## What is required
Take the data below and extract the lines from the one with "Porsche Cayenne GTS" to the one with "Presidentes de los", inclusive, exactly as written.

## Provided data
··········

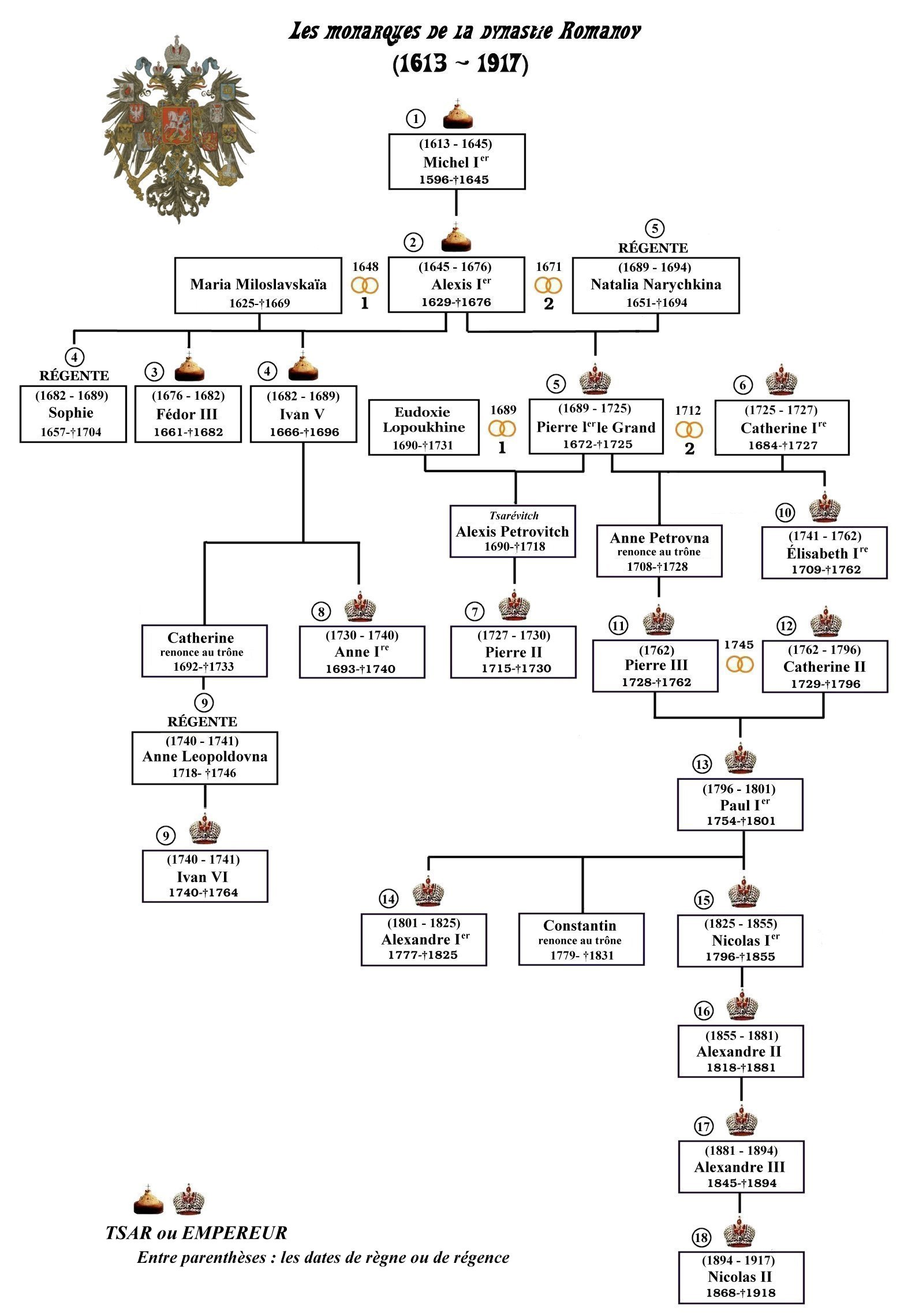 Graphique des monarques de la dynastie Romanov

··········

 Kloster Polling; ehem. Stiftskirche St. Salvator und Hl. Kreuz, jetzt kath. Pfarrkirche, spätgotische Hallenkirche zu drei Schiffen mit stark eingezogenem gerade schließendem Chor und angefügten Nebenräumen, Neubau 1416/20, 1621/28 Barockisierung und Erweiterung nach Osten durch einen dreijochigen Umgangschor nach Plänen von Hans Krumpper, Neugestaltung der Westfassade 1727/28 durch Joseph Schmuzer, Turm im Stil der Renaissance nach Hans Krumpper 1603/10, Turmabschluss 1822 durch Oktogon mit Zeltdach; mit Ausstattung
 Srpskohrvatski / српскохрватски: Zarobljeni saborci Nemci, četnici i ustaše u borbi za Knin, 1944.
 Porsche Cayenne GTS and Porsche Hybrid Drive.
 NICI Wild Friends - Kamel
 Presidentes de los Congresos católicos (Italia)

··········

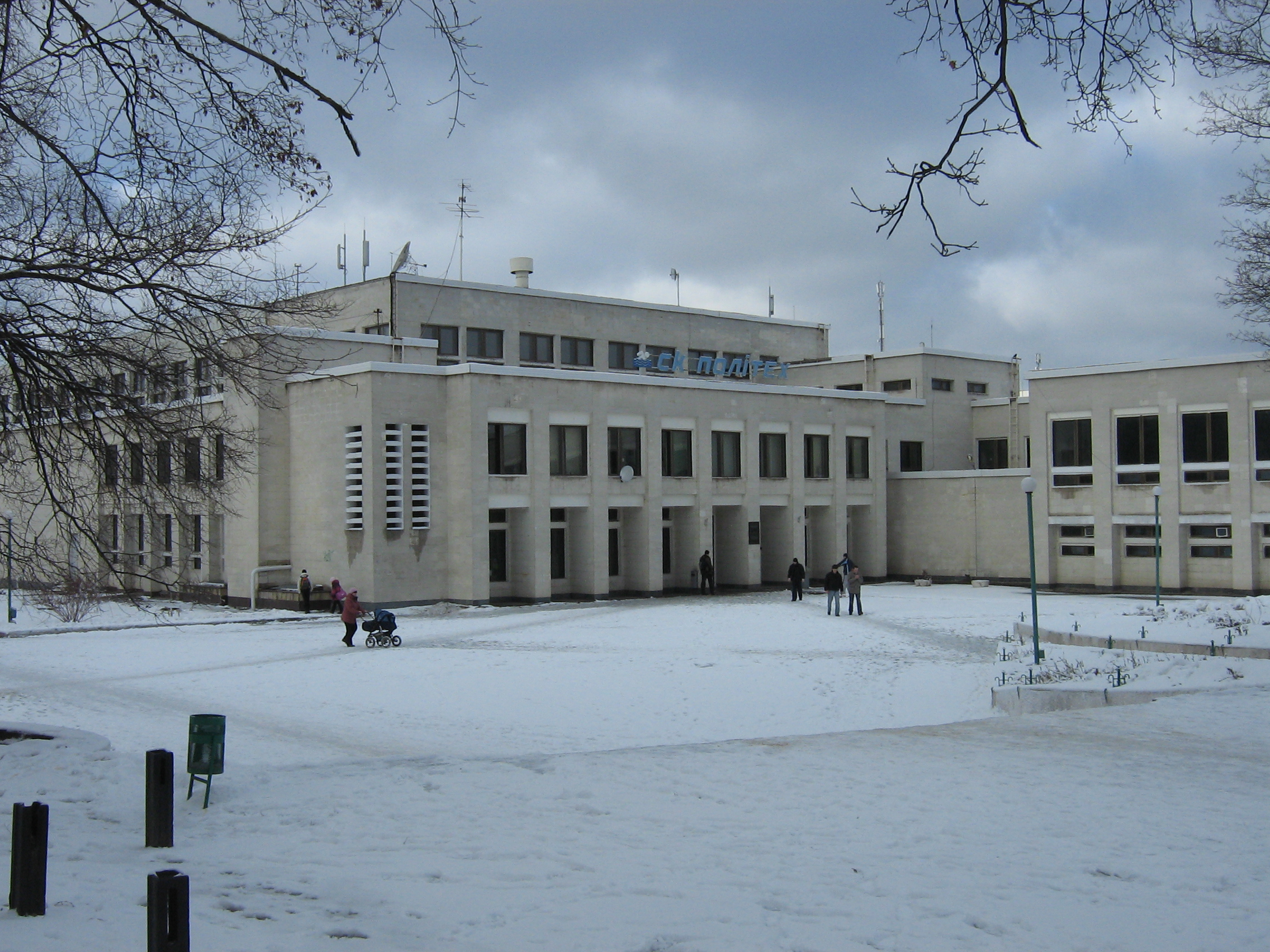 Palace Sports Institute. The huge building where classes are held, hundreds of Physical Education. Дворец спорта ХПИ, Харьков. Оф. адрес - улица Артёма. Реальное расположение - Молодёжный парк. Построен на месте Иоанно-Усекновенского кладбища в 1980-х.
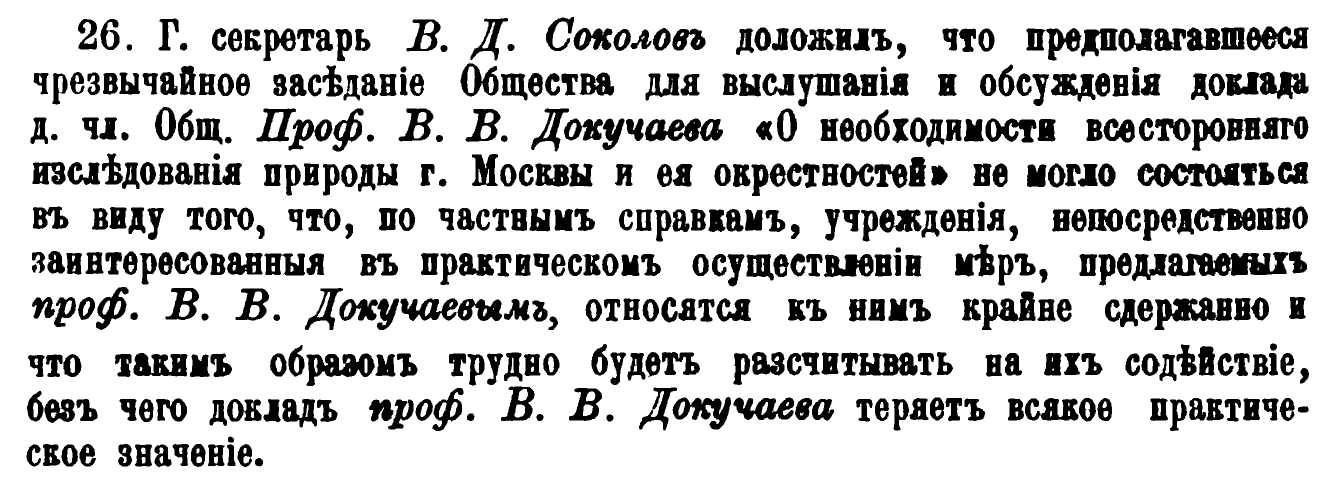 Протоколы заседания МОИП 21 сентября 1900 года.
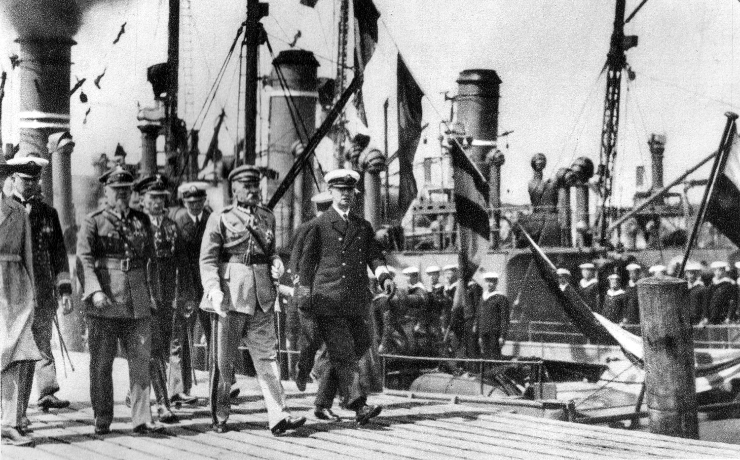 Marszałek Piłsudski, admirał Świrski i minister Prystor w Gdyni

··········

## Finished task
 Porsche Cayenne GTS and Porsche Hybrid Drive.
 NICI Wild Friends - Kamel
 Presidentes de los Congresos católicos (Italia)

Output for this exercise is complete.